Когда я дохожу до той части, где звучит мой вопрос: «Отводы составу суда есть?», в зале наступает оглушительная тишина. Я знаю, многим в зале суда сейчас очень хочется заорать: «Долой Струге!!!» Но и они знают – едва они заявят ходатайство о моем отводе, как я спокойно удалюсь вместе с заседателями в совещательную комнату и уже через пять минут оттуда выйду. Все, чего они могут добиться в этом случае, будет никому не нужная оттяжка начала заседания на пять минут. Я встану и провозглашу мнение суда о том, что данное ходатайство не обосновано и не является препятствием для того, чтобы данное дело рассматривалось в составе прежнем.
Поэтому со всех четырех сторон я слышу лишь глухие ответы «Нет» или вижу молчаливые покачивания головой. Какой смысл делать то, что не возымеет никакого последствия?

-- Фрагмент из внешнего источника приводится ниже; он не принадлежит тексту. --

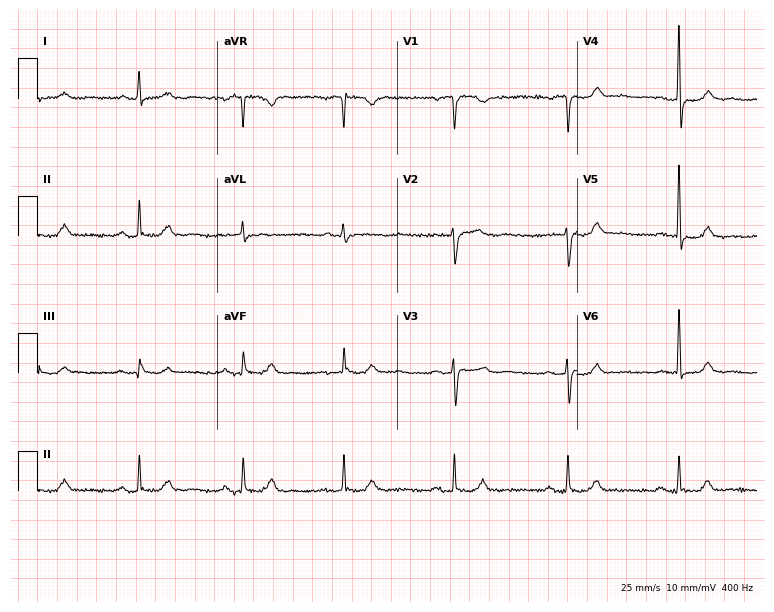
12-lead ECG (7.3-second recording at 400 Hz) from a 46-year-old woman. Screened for six findings — first-degree AV block, right bundle branch block, left bundle branch block, sinus bradycardia, atrial fibrillation, sinus tachycardia — none is recorded.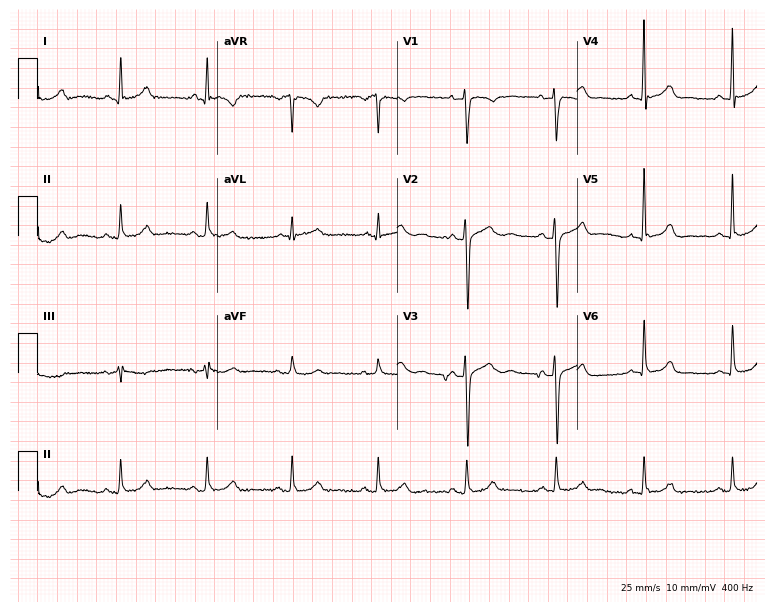
12-lead ECG from a male patient, 34 years old. No first-degree AV block, right bundle branch block (RBBB), left bundle branch block (LBBB), sinus bradycardia, atrial fibrillation (AF) or sinus tachycardia recorded for this tracing.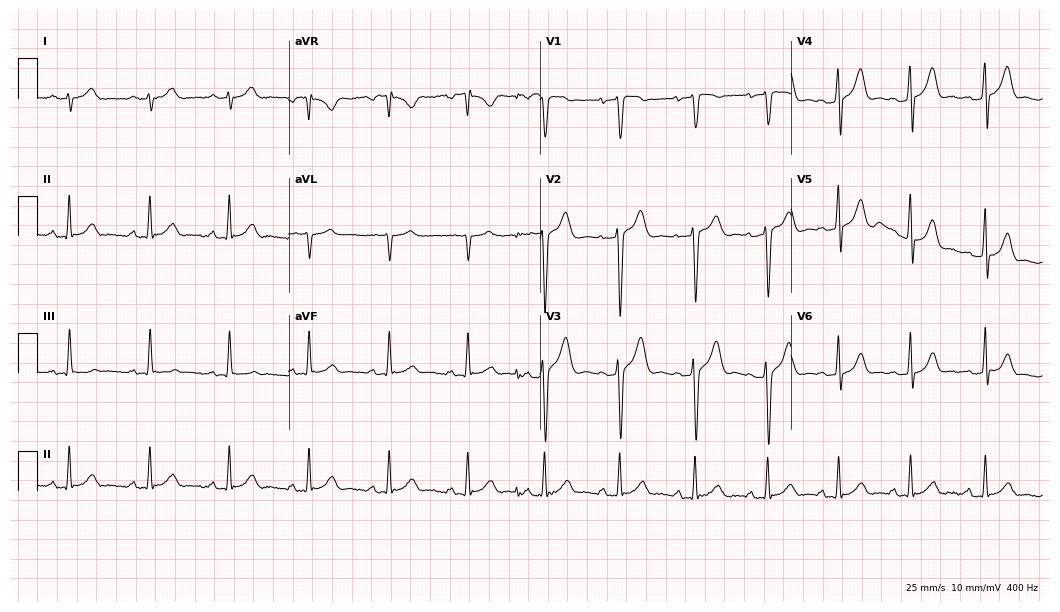
ECG (10.2-second recording at 400 Hz) — a man, 24 years old. Labelled as a normal ECG.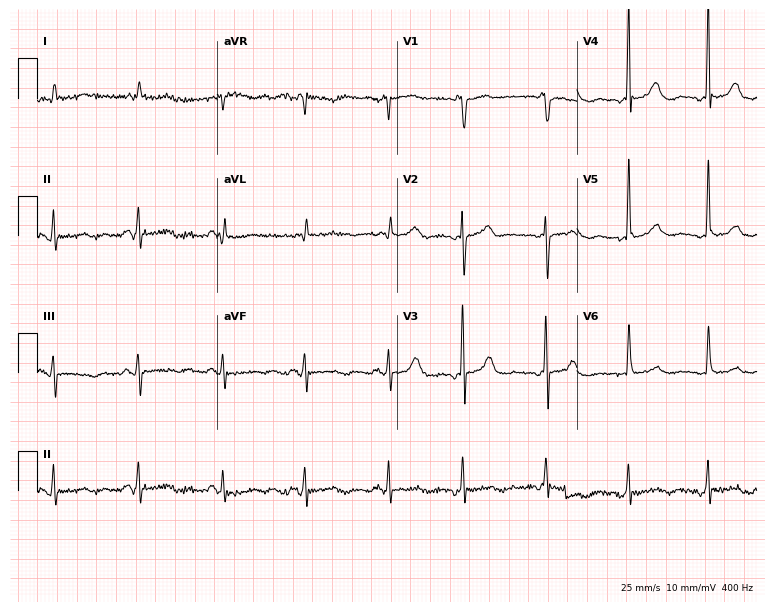
Resting 12-lead electrocardiogram. Patient: a female, 69 years old. None of these six findings is recorded: first-degree AV block, right bundle branch block, left bundle branch block, sinus bradycardia, atrial fibrillation, sinus tachycardia. Only these six findings were labelled.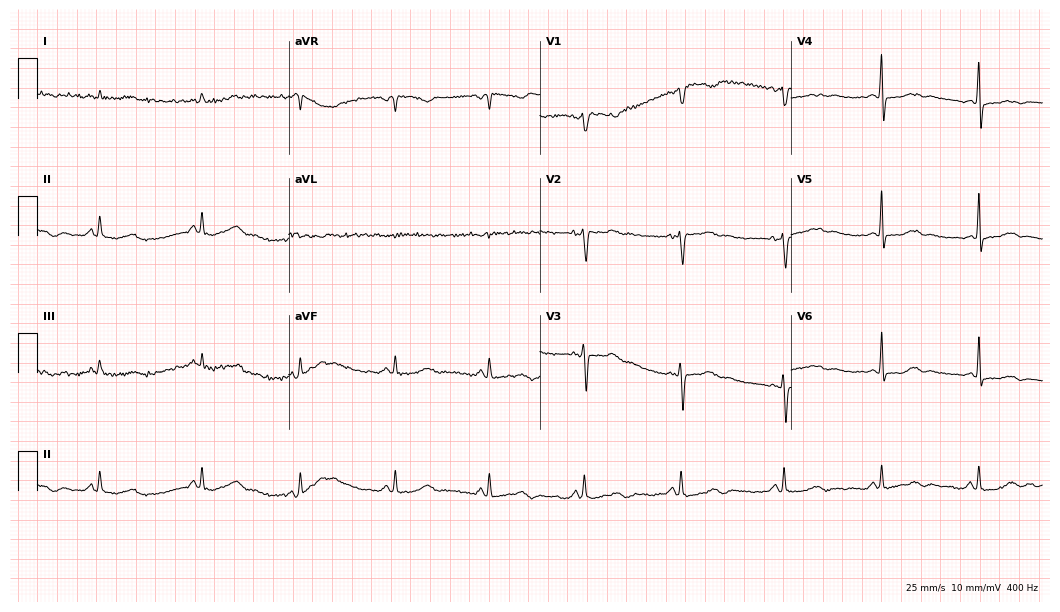
Standard 12-lead ECG recorded from a female, 63 years old. Read as a normal ECG.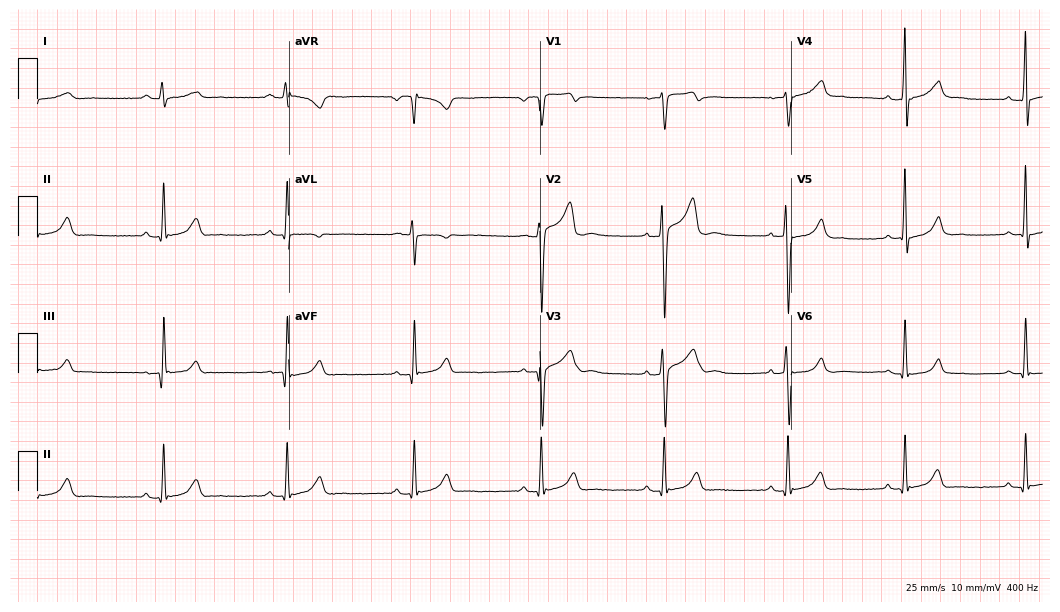
Resting 12-lead electrocardiogram (10.2-second recording at 400 Hz). Patient: a 24-year-old man. Read as a normal ECG.

Закон в этой стадии заставляет меня быть нудным и монотонным. Однако без этих шаблонных вопросов, предписанных мне законом, обойтись нельзя. Я деловито тяну резину, знакомя друг с другом всех участников процесса. Собственно, знакомиться мне с ними не нужно. Всех этих адвокатов я знаю так хорошо, что могу быть личным летописцем каждого. Я знаю, кто в какой стадии сделает прокол и кто из них обязательно этим воспользуется. Всех этих мэтров я повидал на своих процессах десятки раз. То же самое они могут сказать и обо мне, так что ситуации равны. Единственный, кто слегка выпадает из этого действа, это государственный обвинитель. Этого молодого человека в форме юриста первого класса я вижу впервые. Он молод и слегка растерян, хотя всячески старается скрыть это обстоятельство. Очевидно, в своих мыслях я не одинок, так как совершенно четко вижу – хищные взгляды адвокатов и адвокатесс направлены именно на этого незнакомца. Он будет поддерживать обвинение и задавать Малыгину каверзные вопросы. Именно от действий этого сотрудника прокуратуры сейчас зависит очень многое. Я не могу поддерживать ни сторону обвинения, ни сторону защиты. Если так можно выразиться, я – статист, принимающий окончательное решение. Однако все прекрасно понимают, что очень скоро этот статист начнет задавать такие вопросы, что мама не горюй. В общем, со Струге все ясно. Другого адвокаты от судьи уже давно не ждут. Поэтому, едва не роняя кипящую слюну на свои конспекты, они рассматривают самое, на их взгляд, тонкое звено в этом процессе – государственного обвинителя. Честно говоря, зная состав потерпевшей и подсудимой сторон, районный прокурор мог бы назначить на это место человека посноровистей, с уже зажившими от вражеских укусов шрамами на шкуре. Но я понимаю, присутствие этого молодого незнакомого человека в процессе – событие не случайное. Если нельзя договориться со Струге, это не означает, что договориться нельзя вообще ни с кем. Ай-я-яй.